Rumyantseva et al. [37] reported pronounced enhancement of Raman scattering from ZnO nanocrystals on substrates coated with Ag nanoparticles and possible explanation as a theory to understand this enhancement is given, which contains three contributing factors for the Raman scattering enhancement factor, F RS.. Raman scattering enhancement factor, F RS in the vicinity of metal nanooparticle for a probe located at a point r is given by [37]

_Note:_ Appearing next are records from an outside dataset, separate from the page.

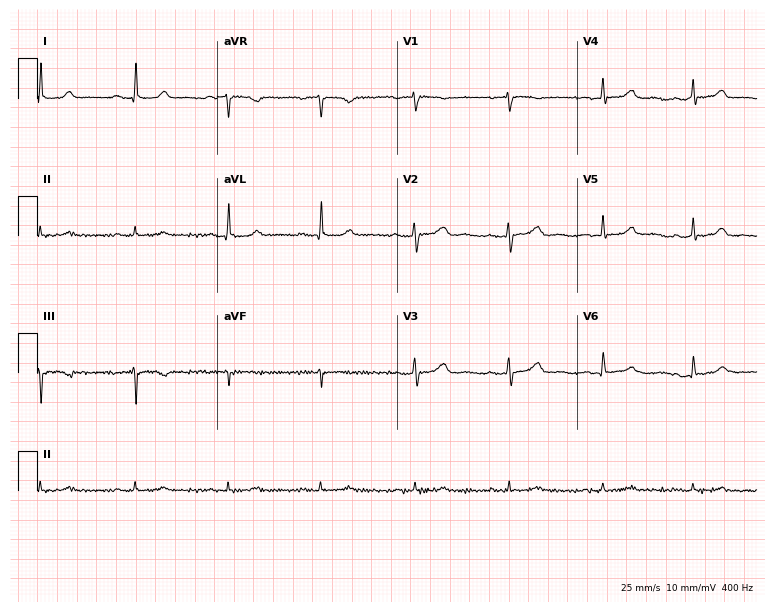
Standard 12-lead ECG recorded from a 51-year-old female. None of these six findings is recorded: first-degree AV block, right bundle branch block (RBBB), left bundle branch block (LBBB), sinus bradycardia, atrial fibrillation (AF), sinus tachycardia. Other findings, if any, are not listed.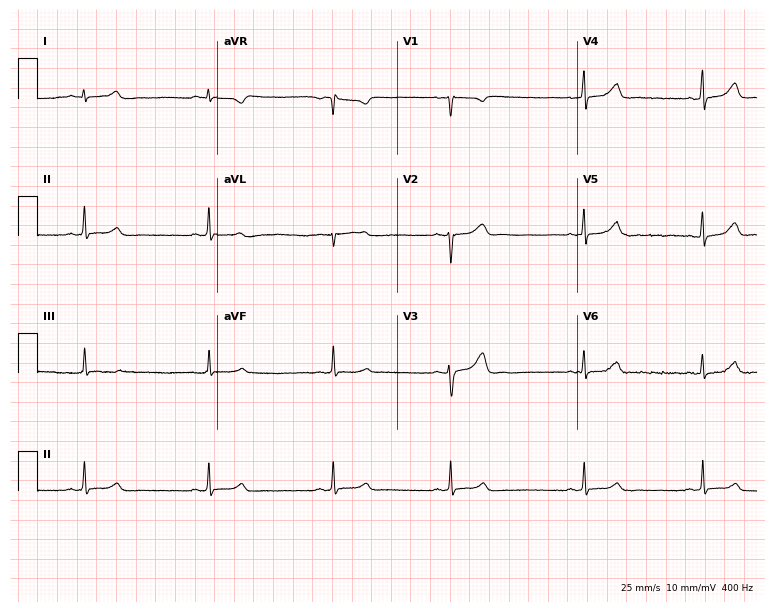
12-lead ECG (7.3-second recording at 400 Hz) from a 21-year-old female patient. Labelled as a normal ECG.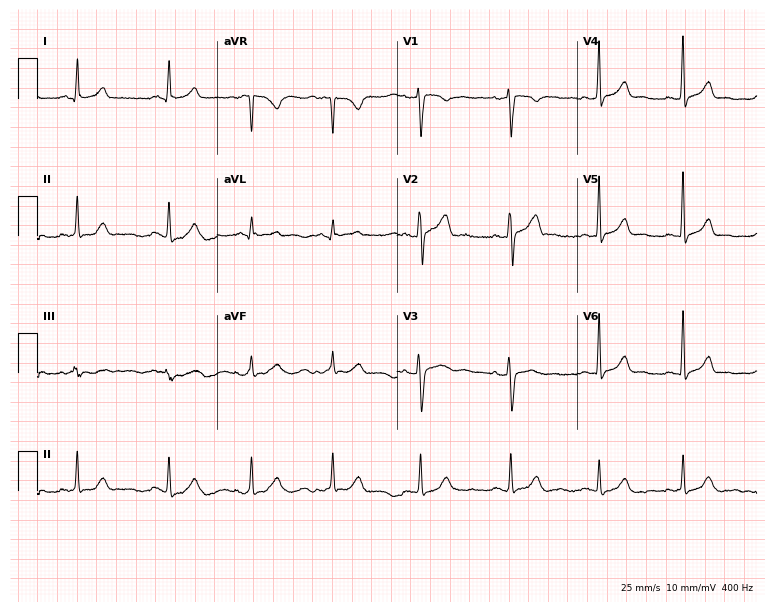
12-lead ECG from a 30-year-old female. Labelled as a normal ECG.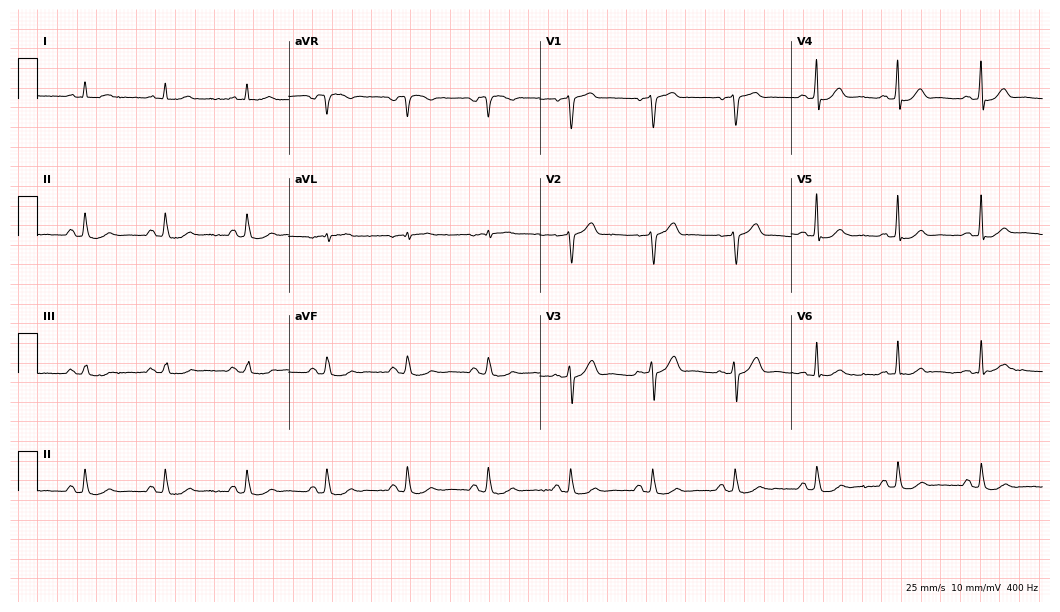
Resting 12-lead electrocardiogram (10.2-second recording at 400 Hz). Patient: a male, 81 years old. None of these six findings is recorded: first-degree AV block, right bundle branch block, left bundle branch block, sinus bradycardia, atrial fibrillation, sinus tachycardia. Only these six findings were labelled.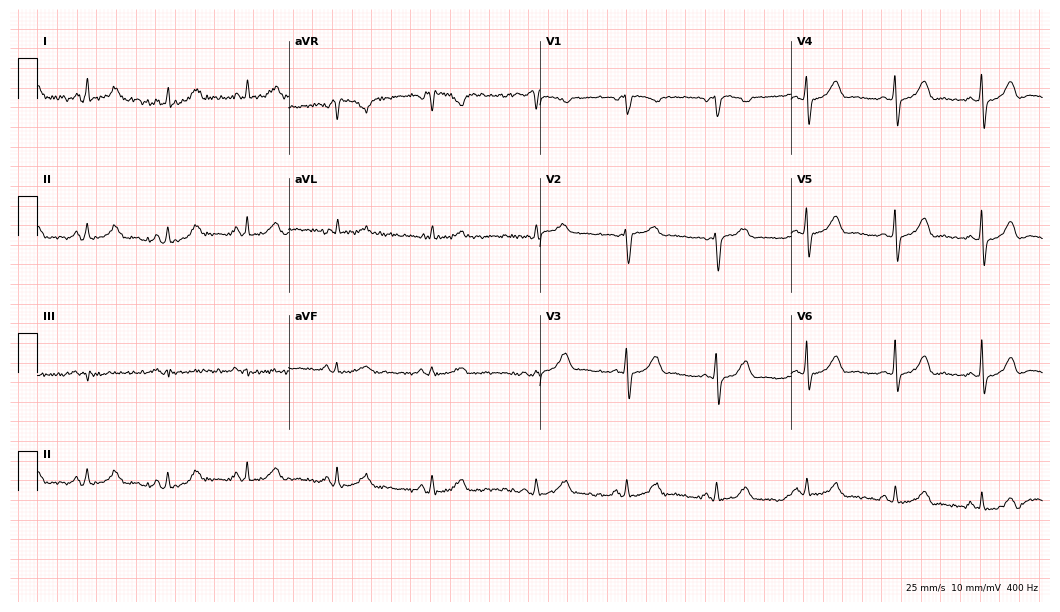
Resting 12-lead electrocardiogram (10.2-second recording at 400 Hz). Patient: a male, 51 years old. Read as a normal ECG.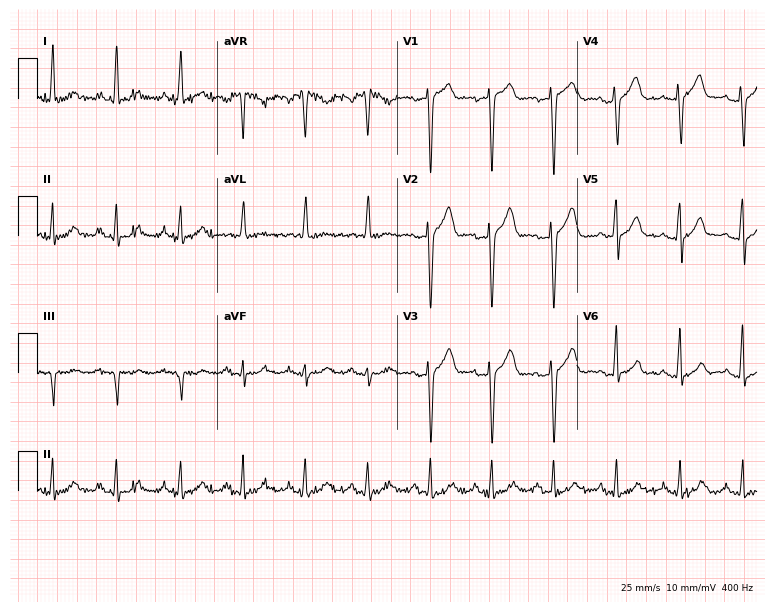
12-lead ECG from a male patient, 54 years old. Recorded interpretation: within normal limits.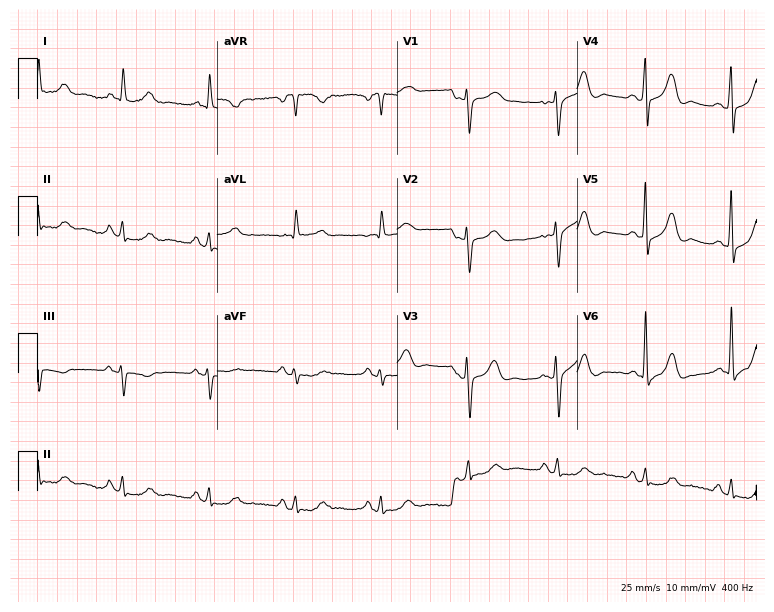
Resting 12-lead electrocardiogram (7.3-second recording at 400 Hz). Patient: a female, 82 years old. None of these six findings is recorded: first-degree AV block, right bundle branch block, left bundle branch block, sinus bradycardia, atrial fibrillation, sinus tachycardia.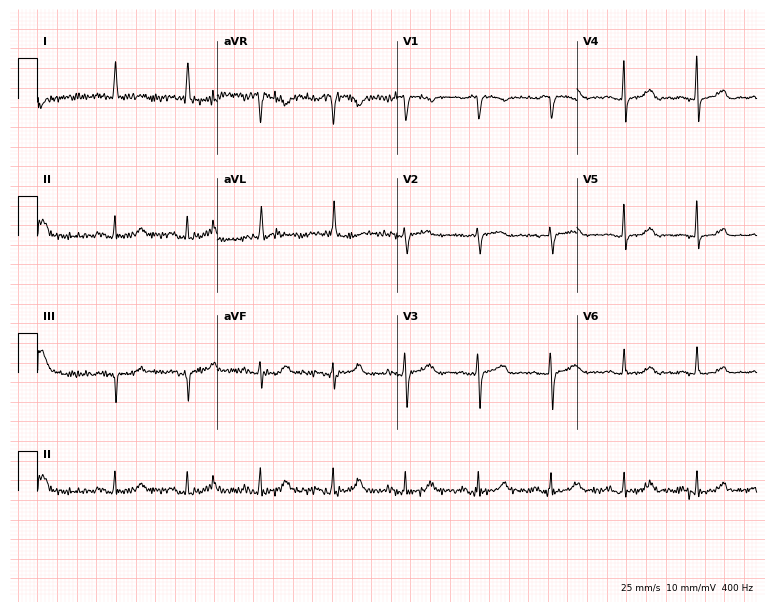
Standard 12-lead ECG recorded from a 71-year-old female (7.3-second recording at 400 Hz). Read as a normal ECG.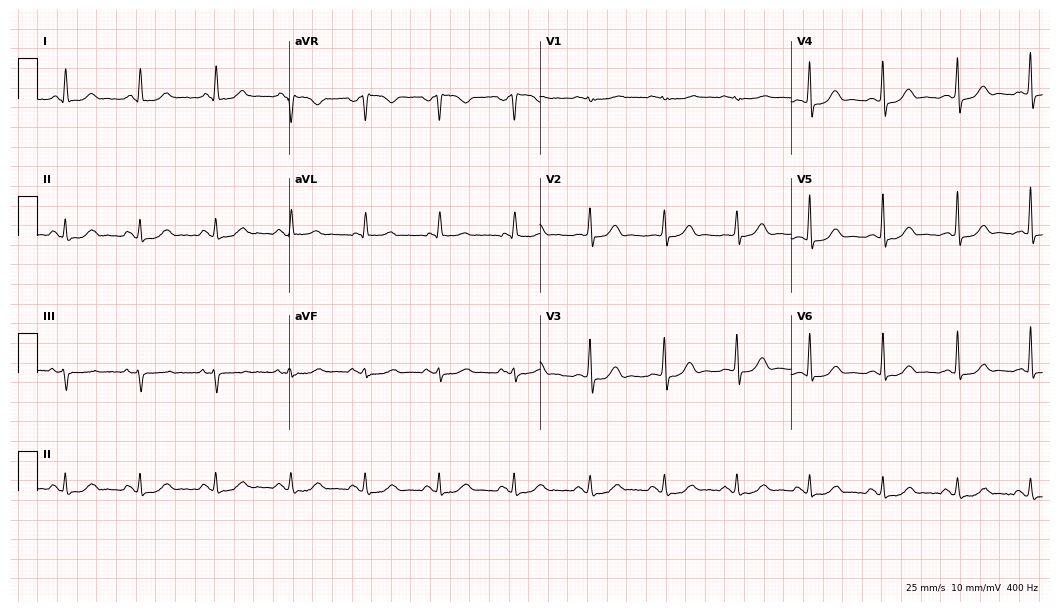
Resting 12-lead electrocardiogram (10.2-second recording at 400 Hz). Patient: a female, 67 years old. Read as a normal ECG.

$$ {F}_{\mathrm{RS}}\left(\omega, {\omega}^{\prime },r\right)={G}_I\left(\omega, r\right){G}_{\mathrm{LDOS}}\left({\omega}^{\prime },r\right)G\left(\omega, r\right) $$

where G(ω, r) is Gersten-Nitzan factor (contribution of field reflected from a nanobody), G I (ω, r) = I(ω, r)/I o (ω) is the incident field enhancement factor (for light intensity I o and frequency ω) and G LDOS(ω′, r) is enhancement factor related to the local photon density of states with respect to vacuum density of states. This enhancement factor is metal nanoparticle size dependent. As discussed earlier in the section of this manuscript, when the wavelength of the incident light is close to the surface plasmon wavelength of the metal nanoparticles, large electromagnetic field surrounding the surface of these metal nanoparticles makes the way for enhanced Raman scattering of ZnO system.

Conclusion

In summary, cost-effective synthesis route is chosen for the successful preparation of pure and Ag-modified ZnO nanostructures. From the XRD patterns, Ag doping-induced lower angle shift is observed. The presence of metallic silver is identified from the extra XRD peaks related to metallic silver. Optical absorption studies show a decrease of band gap for Ag-modified ZnO when compared with pure ZnO sample. Broad optical absorption in the visible region is attributed to the SPR absorption of Ag nanoparticles, whose presence along with ZnO is supported by the XRD studies. From this work, we attempted to understand the observed enhancement in photoluminescence and Raman scattering in the view of the local field associated with the metal nanoparticles. The observed enhancement in luminescence and high Raman signals with lower laser intensities in case of Ag-modified ZnO nanorod samples makes these materials as a promising candidate for bio-imaging/bio-labeling applications where one can take advantage of ZnO nanostructures with enhanced luminescence and Raman scattering.